Your answer should consist of every line from the records that holds the string "sample".

Extracted records —
————————

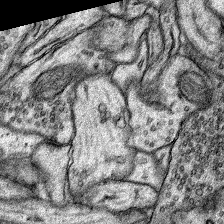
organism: Rat
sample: Hippocampus
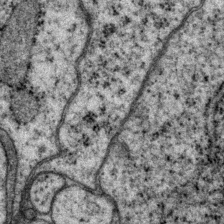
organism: P. pacificus
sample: Pharynx
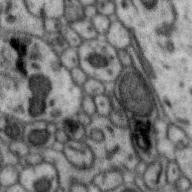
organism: Zebra finch
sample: Brain
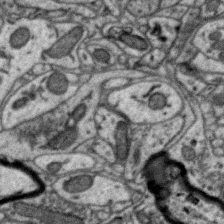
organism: Zebra finch
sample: Brain
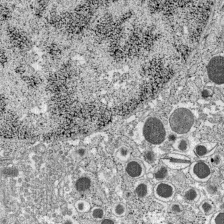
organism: C57BL Mouse
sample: Pancreatic islet
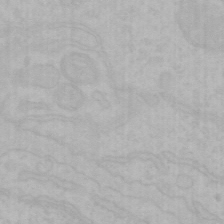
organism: Mouse
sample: Choroid plexus
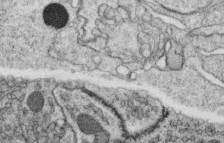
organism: C. elegans
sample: C. elegans oocyte; sperm cells
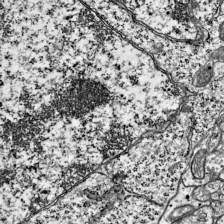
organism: Mouse
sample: Visual Cortex
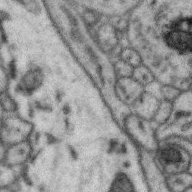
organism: Zebra finch
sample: Brain
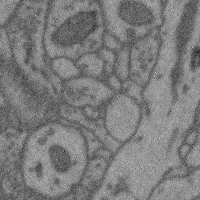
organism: Mouse
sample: Cerebral cortex

————————

Task response —
sample: Hippocampus
sample: Pharynx
sample: Brain
sample: Brain
sample: Pancreatic islet
sample: Choroid plexus
sample: C. elegans oocyte; sperm cells
sample: Visual Cortex
sample: Brain
sample: Cerebral cortex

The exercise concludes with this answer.